Women Make has become one of the friendliest corner of the maker community, with more than 300 members in the Telegram group from all genders, helping each other build products, and discussing topics such as mental health, sexual health, relationships, travel, money, and any other aspect of work and life they may need support with. “The atmosphere is great,” confirms Marie. “It’s a very supportive community. If you are new and have never launched anything before, everyone will help you, answer your questions, and make you feel more confident.”
“The other goal I want to achieve with Women Make is to put women at the forefront. Showcase their work, talk about them. I want other women to know there are women doing awesome stuff. I want men and everyone else to know this too. I want to help change the ratio, and make women more visible.”
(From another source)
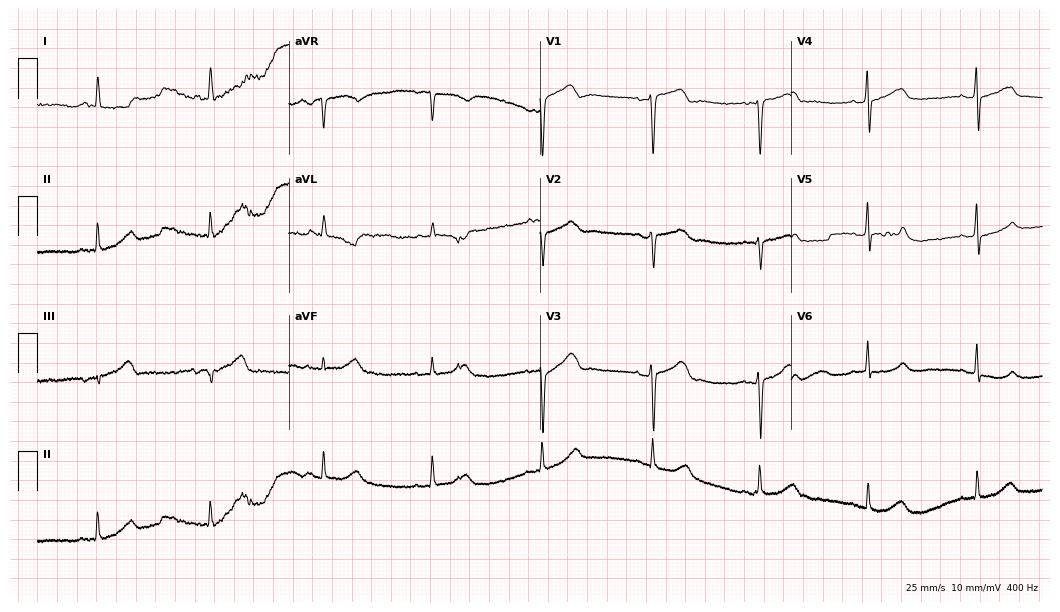
12-lead ECG (10.2-second recording at 400 Hz) from a female patient, 66 years old. Screened for six findings — first-degree AV block, right bundle branch block, left bundle branch block, sinus bradycardia, atrial fibrillation, sinus tachycardia — none is recorded. Findings outside these six are not listed.

But it’s not an easy feat. “The biggest challenges are money and time, which are both tied. I spent a lot of time to turn Women Make into what it is today. And I still spend a lot of time working on it. I have many ideas, but I cannot afford to spend all my time working on it considering Women Make not making much money. I created a Patreon and I do have some supporters, but it’s not enough. And I manage other products, such as Threader. So the next big challenge is to find a way to monetize Women Make so I can keep on working on it.”
As we have discussed before, the maker community is indeed hard to sell to. Marie warns other makers about the inherent risks of targeting such a niche community. “The space is becoming more and more crowded. Everyone wants to succeed, so it is competitive in a way. Lots of makers are trying to sell to other makers, but I don’t think that is where most of the money is. Instead of competing with each other, we should build products for people outside our community, and compete with big companies in other markets.”
What is one tip she has to share with makers who are just getting started? “I think the most important thing when you are getting started is to just do it. Try things, don’t be shy, believe in yourself, be both proud and humble about what you are working on. You can do it. The worst thing that can happen is failure. But it’s okay. It means you can try again.”